■ **PROVIDED DATA**:
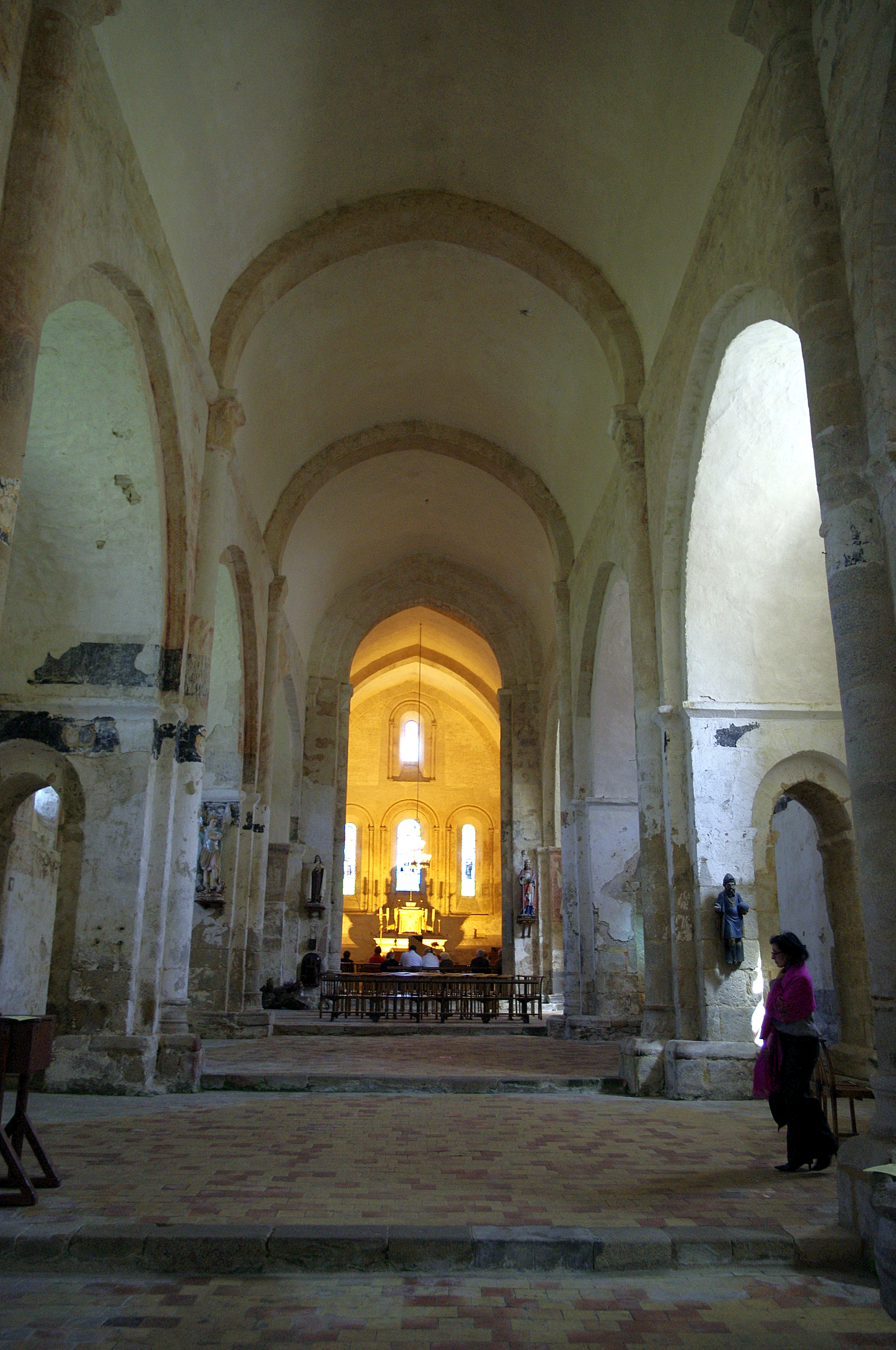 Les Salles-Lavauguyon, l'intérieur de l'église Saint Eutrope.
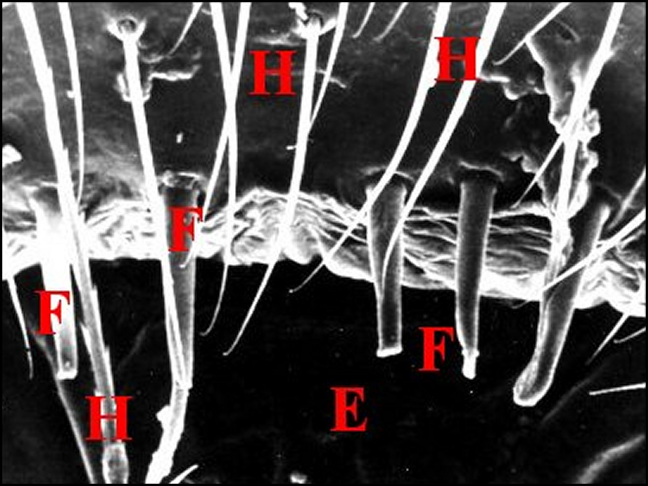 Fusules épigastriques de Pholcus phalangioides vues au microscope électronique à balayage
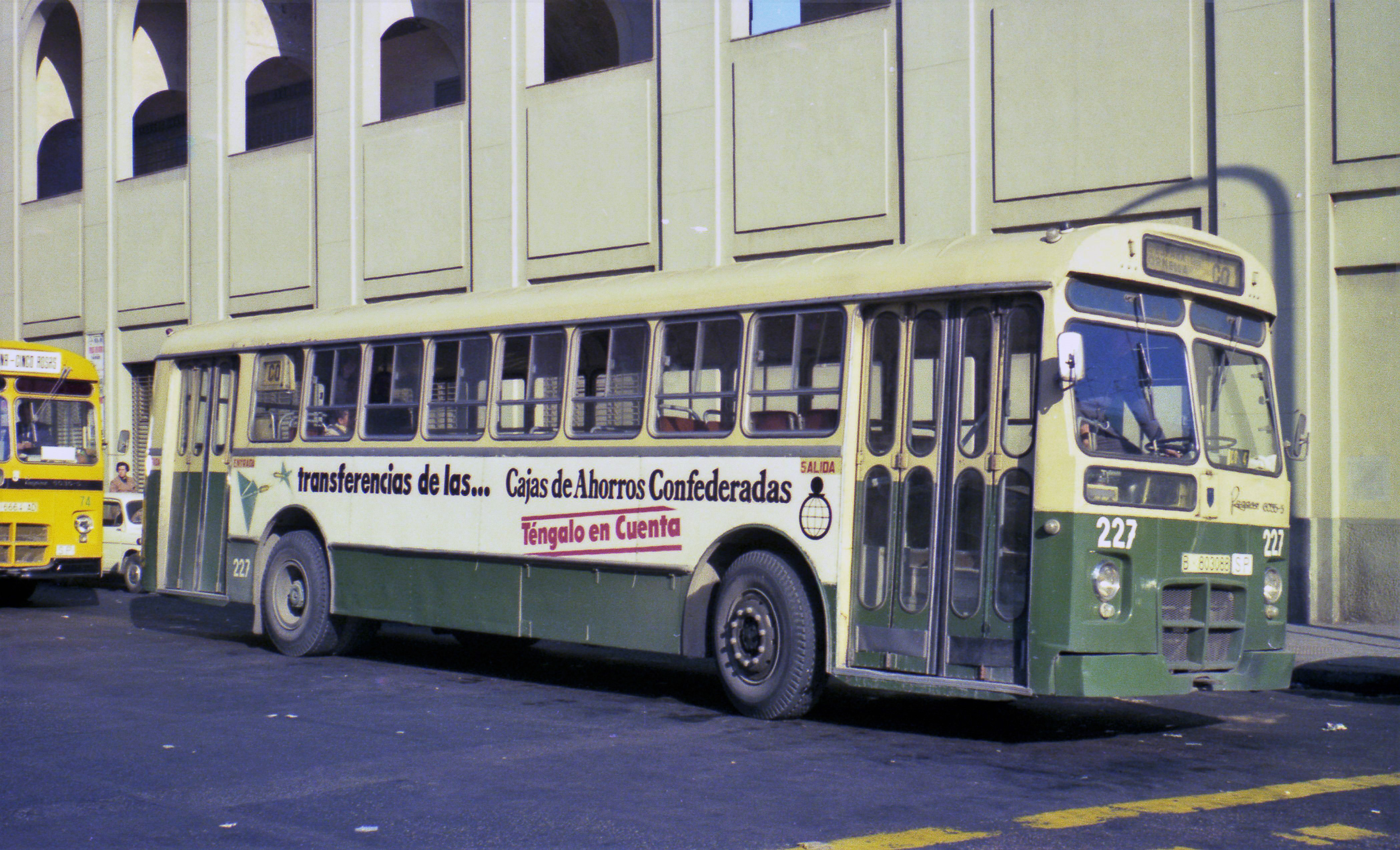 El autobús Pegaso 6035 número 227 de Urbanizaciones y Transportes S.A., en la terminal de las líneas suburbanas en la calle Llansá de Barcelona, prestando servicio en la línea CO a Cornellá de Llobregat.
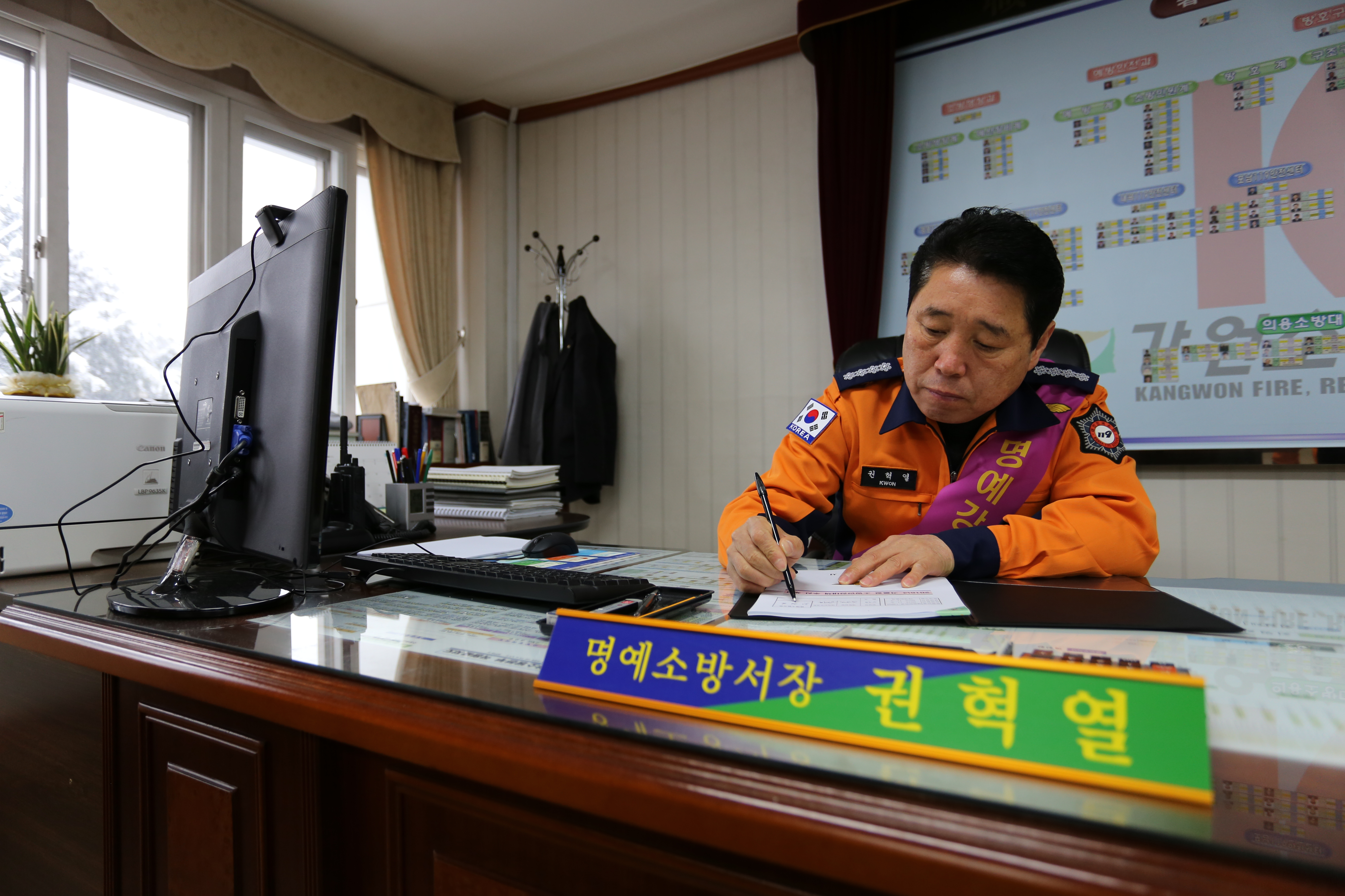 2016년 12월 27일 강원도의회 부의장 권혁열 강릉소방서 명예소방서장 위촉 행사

■ **EXERCISE**:
Output all of the data above exactly; no pictures should appear.

■ **WORKED SOLUTION**:
 Les Salles-Lavauguyon, l'intérieur de l'église Saint Eutrope.
 Fusules épigastriques de Pholcus phalangioides vues au microscope électronique à balayage
 El autobús Pegaso 6035 número 227 de Urbanizaciones y Transportes S.A., en la terminal de las líneas suburbanas en la calle Llansá de Barcelona, prestando servicio en la línea CO a Cornellá de Llobregat.
 2016년 12월 27일 강원도의회 부의장 권혁열 강릉소방서 명예소방서장 위촉 행사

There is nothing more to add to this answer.